Open Speech and Language Resources



AliMeeting

Identifier: SLR119

Summary: A Free Mandarin Multi-channel Meeting Speech Corpus, provided by Alibaba Group

Category: Speech

License: CC BY-SA 4.0

About this resource:

The AliMeeting Mandarin corpus, originally designed for ICASSP 2022 Multi-channel Multi-party Meeting Transcription Challenge (M2MeT), is recorded from real meetings, including far-field speech collected by an 8-channel microphone array as well as near-field speech collected by each participants' headset microphone. The dataset contains 118.75 hours of speech data in total, divided into 104.75 hours for training (Train), 4 hours for evaluation (Eval) and 10 hours as test set (Test), according to M2MeT challenge arrangement. Specifically, the Train, Eval and Test sets contain 212, 8 and 20 meeting sessions respectively, and each session consists of a 15 to 30-minute discussion by 2-4 participants. AliMeeting covers a variety of aspects in real-world meetings, including diverse meeting rooms, various number of meeting participants and different speaker overlap ratios. High-quality transcriptions are provided as well. The dataset can be used for tasks in meeting rich transcriptions, including speaker diarization and multi-speaker automatic speech recognition.

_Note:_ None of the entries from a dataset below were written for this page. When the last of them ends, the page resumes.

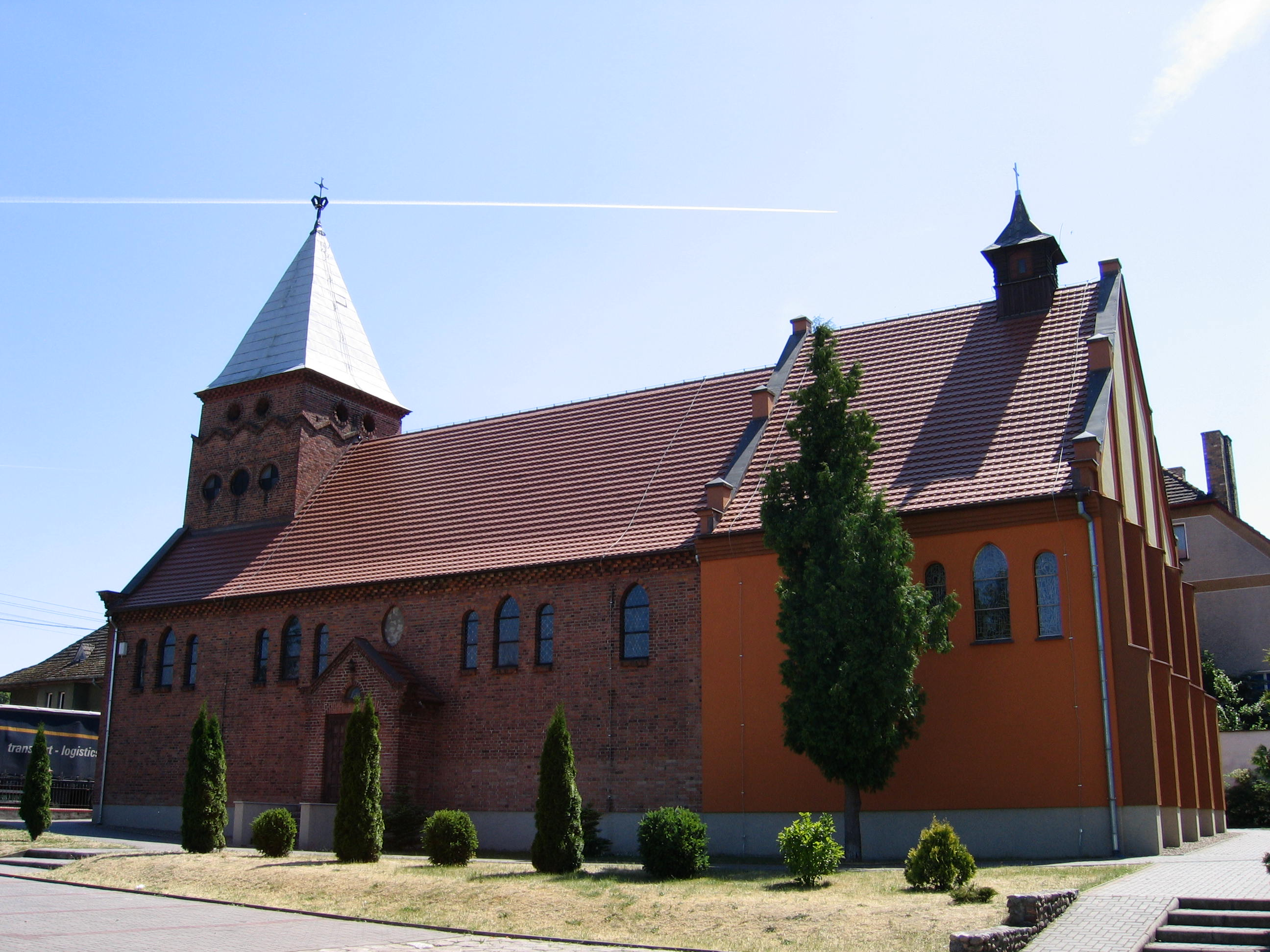 kościół św. Bonifacego /otoczenie/ Barlinek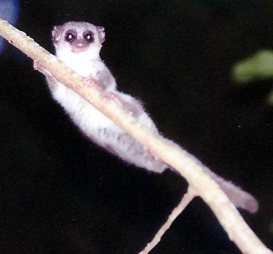 Cheirogaleus medius (Mittlerer Fettschwanzmaki)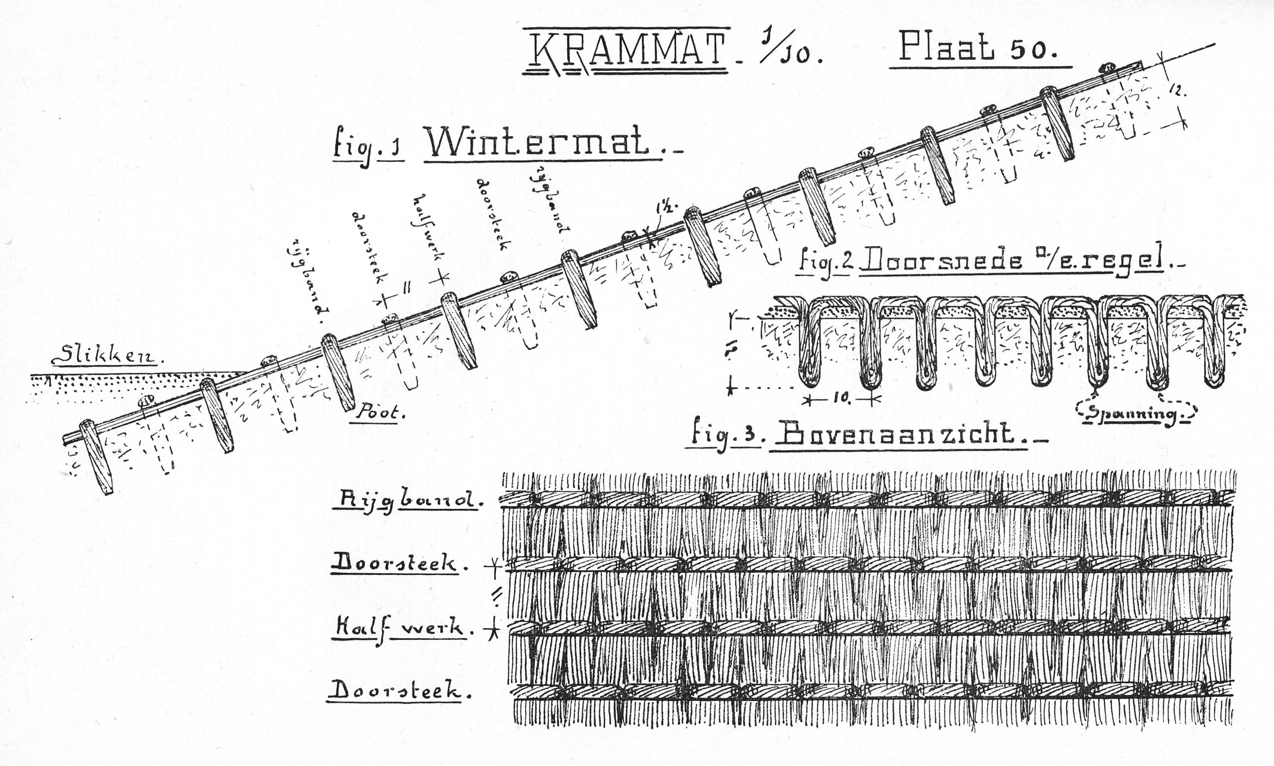 Krammat ter bescherming van een kleitalud onder wintercondities.

Associated with the dataset, the details of ICASSP 2022 Multi-channel Multi-party Meeting Transcription Challenge (M2MeT) can be found here: Challenge website link

You can cite the data using the following BibTeX entry:

@inproceedings{Yu2022M2MeT,
  title={M2{M}e{T}: The {ICASSP} 2022 Multi-Channel Multi-Party Meeting Transcription Challenge},
  author={Yu, Fan and Zhang, Shiliang and Fu, Yihui and Xie, Lei and Zheng, Siqi and Du, Zhihao and Huang, Weilong and Guo, Pengcheng and Yan, Zhijie and Ma, Bin and Xu, Xin and Bu, Hui},
  booktitle={Proc. ICASSP},
  year={2022},
  organization={IEEE}
}

@inproceedings{Yu2022Summary,
  title={Summary On The {ICASSP} 2022 Multi-Channel Multi-Party Meeting Transcription Grand Challenge},
  author={Yu, Fan and Zhang, Shiliang and Guo, Pengcheng and Fu, Yihui and Du, Zhihao and Zheng, Siqi and Huang, Weilong and Xie, Lei  and Tan, Zheng-Hua and Wang, DeLiang and Qian, Yanmin and Lee, Kong Aik and Yan, Zhijie and Ma, Bin and Xu, Xin and Bu, Hui},
  booktitle={Proc. ICASSP},
  year={2022},
  organization={IEEE}
}

Challenge introduction paper: M2MeT: The ICASSP 2022 Multi-Channel Multi-Party Meeting Transcription Challenge

Challenge summary paper: Summary On The ICASSP 2022 Multi-Channel Multi-Party Meeting Transcription Grand Challenge

External URLs:
https://speech-lab-share-data.oss-cn-shanghai.aliyuncs.com/AliMeeting/openlr/Train_Ali_far.tar.gz   ([73.24G] (AliMeeting Train set, 8-channel microphone array speech) )
https://speech-lab-share-data.oss-cn-shanghai.aliyuncs.com/AliMeeting/openlr/Train_Ali_near.tar.gz   ([22.85G] (AliMeeting Train set, headset microphone speech) )
https://speech-lab-share-data.oss-cn-shanghai.aliyuncs.com/AliMeeting/openlr/Eval_Ali.tar.gz   ([3.42G] (AliMeeting Eval set, 8-channel microphone array speech, headset microphone speech) )
https://speech-lab-share-data.oss-cn-shanghai.aliyuncs.com/AliMeeting/openlr/Test_Ali.tar.gz   ([8.90G] (AliMeeting Test set, 8-channel microphone array speech, headset microphone speech) )